Marketing fatigue management can muddy the waters

Customer fatigue management is another factor that can distort the results of control group testing. Especially for big retailers with high mailing volume, who rely heavily on these planning mechanisms to avoid agenda conflicts. Tinyclues’ own pressure management system takes control groups into account, but many retailers’ systems aren’t as sophisticated. 

In cases where your planning tool filters out part of the test group base, the control group ends up being “over-solicited” in comparison. This imbalance can be even stronger with call-to-action campaigns – those special mailings sent out to a selection of top customers, who may wind up over-represented in the control group.

Keep calm, and don’t be a control group testing freak

Despite the allure of control group testing, in most cases…you probably shouldn’t try this at home, folks. It’s a complex undertaking, and meaningful results are very hard to come by. Also, let’s not forget that it comes at a cost: by freezing a significant portion of your customer base, you’re depriving yourself of the potential additional revenue from these users.

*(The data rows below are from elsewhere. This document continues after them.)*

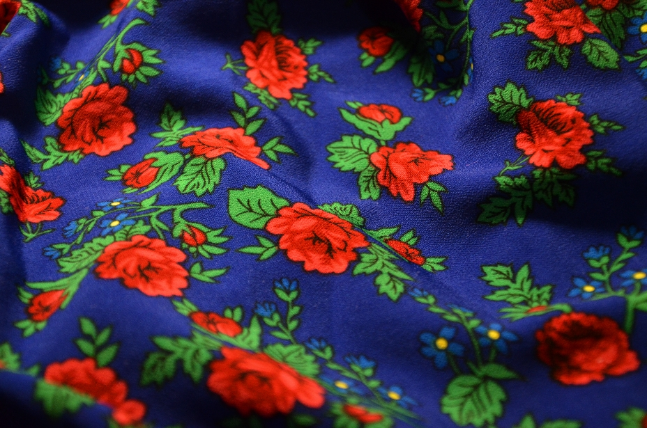 Wzór na tkaninie z wełny tybetowej, typowy dla górali podhalańskich.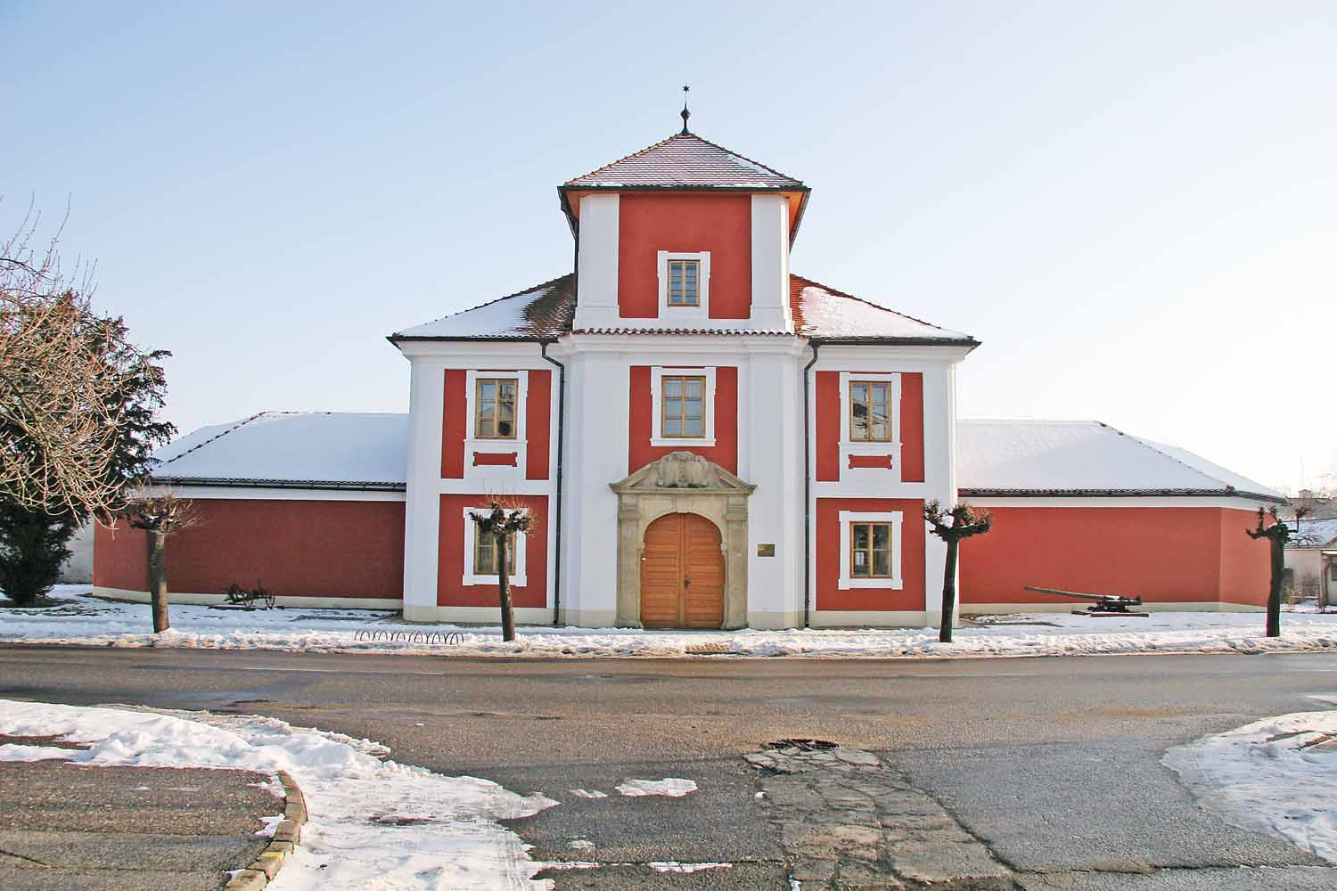 Bývalý klášter Loreta, dnes muzeum zemědělské techniky 19. století v Chlumci nad Cidlinou autor:Zp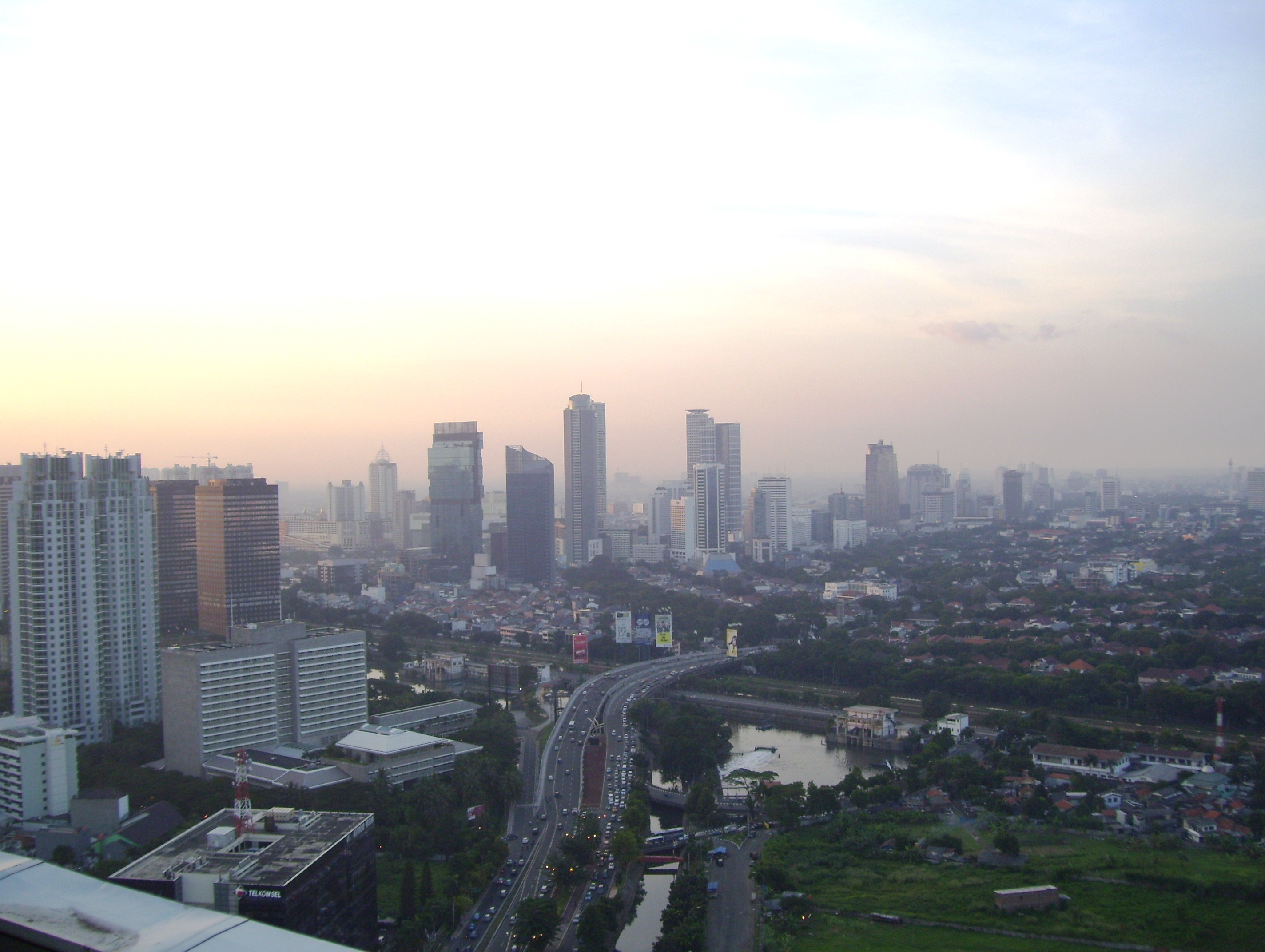 Jakarta from 35th Floor Menara Imperium Kuningan

At Tinyclues, we stand behind the merits of our Deep Learning technology, but we’re not alone; our solution has been tried and tested 6 ways to Sunday, by data scientists from e-commerce retailers around the world. Hundreds of tests have confirmed that our targeting solution leads to significantly higher performance when it comes to campaign revenues. 

But there’s more: Tinyclues enables marketers to orchestrate complex campaign schedules, an additional advantage that is non-negligible. Tinyclues’ clients value our solution not only for the quantifiable results it provides, but because it brings real campaign intelligence to their marketing, and optimizes their entire campaign strategy – benefits that are harder to measure, but every bit as certain and significant.